«Военно-полевой трибунал, видите ли, может вынести только смертный приговор…» Но как бы они ни мыли свои руки, им все равно не отмыть их! Им не удастся сослаться на то, что, мол, мы ведь предлагали…
– Да! Мы подаем просьбу о помиловании! Кончайте же, господа судьи!
Не раз приходилось председателю встречаться в своей работе с «трудными делами». Но пытки, подобной сегодняшнему разбирательству, ему еще не доводилось переживать.

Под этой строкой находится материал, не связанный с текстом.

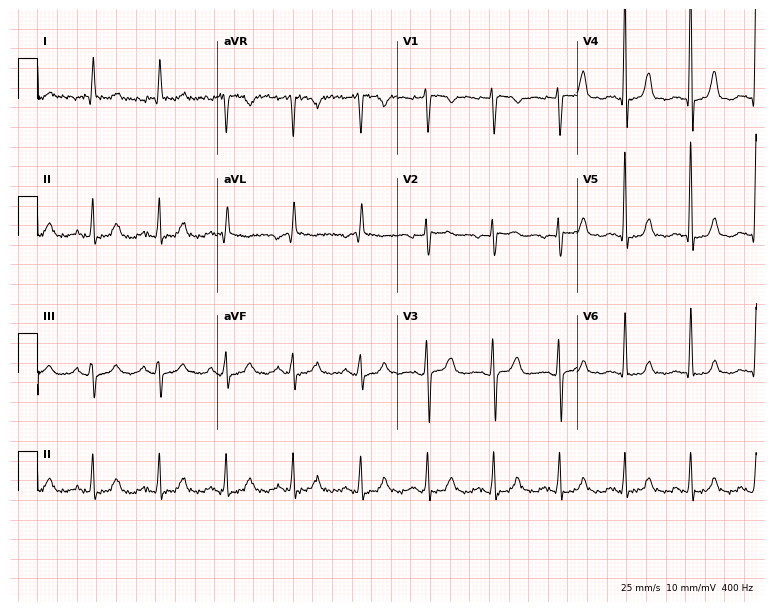
Standard 12-lead ECG recorded from a woman, 66 years old (7.3-second recording at 400 Hz). Read as a normal ECG.
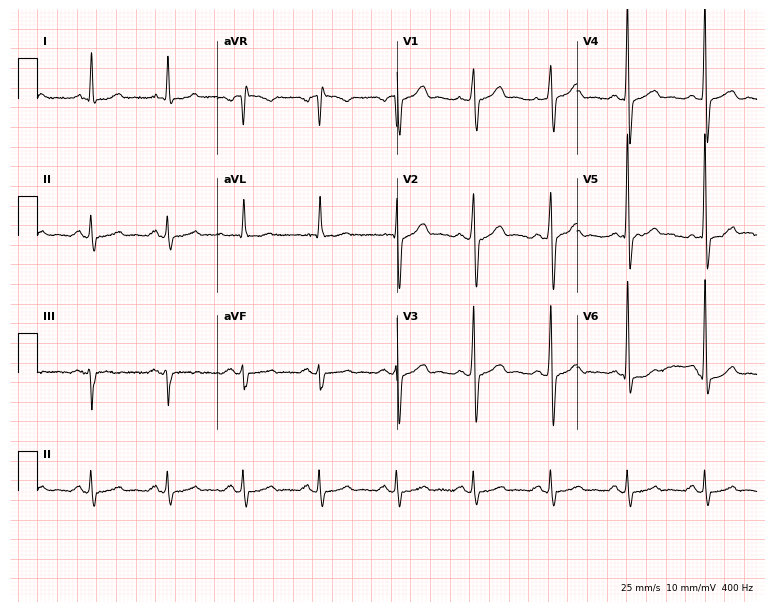
Resting 12-lead electrocardiogram (7.3-second recording at 400 Hz). Patient: a 68-year-old man. Read as a normal ECG.
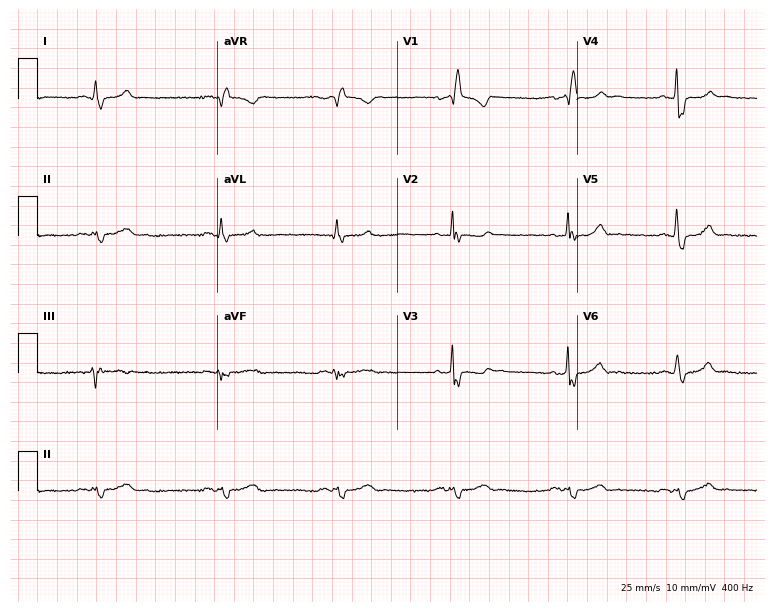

Рубашка!.. Полиция позаботилась о двойном кордоне, обставила процесс шутовскими обрядами, а окровавленных рубах словно не заметила! Не подумала о такой улике! Заключенных было приказано доставить в суд в чистом белье. Впрочем, в подобных случаях тюремщики охотно отдают заключенным и их грязное белье… Тёреки рычал, что это «клевета». Швайницер не моргнув глазом заявил, что от заключенных не поступило ни слова жалобы на обращение с ними. Вот тогда-то один из адвокатов и указал на две изодранные в клочья, окровавленные рубахи.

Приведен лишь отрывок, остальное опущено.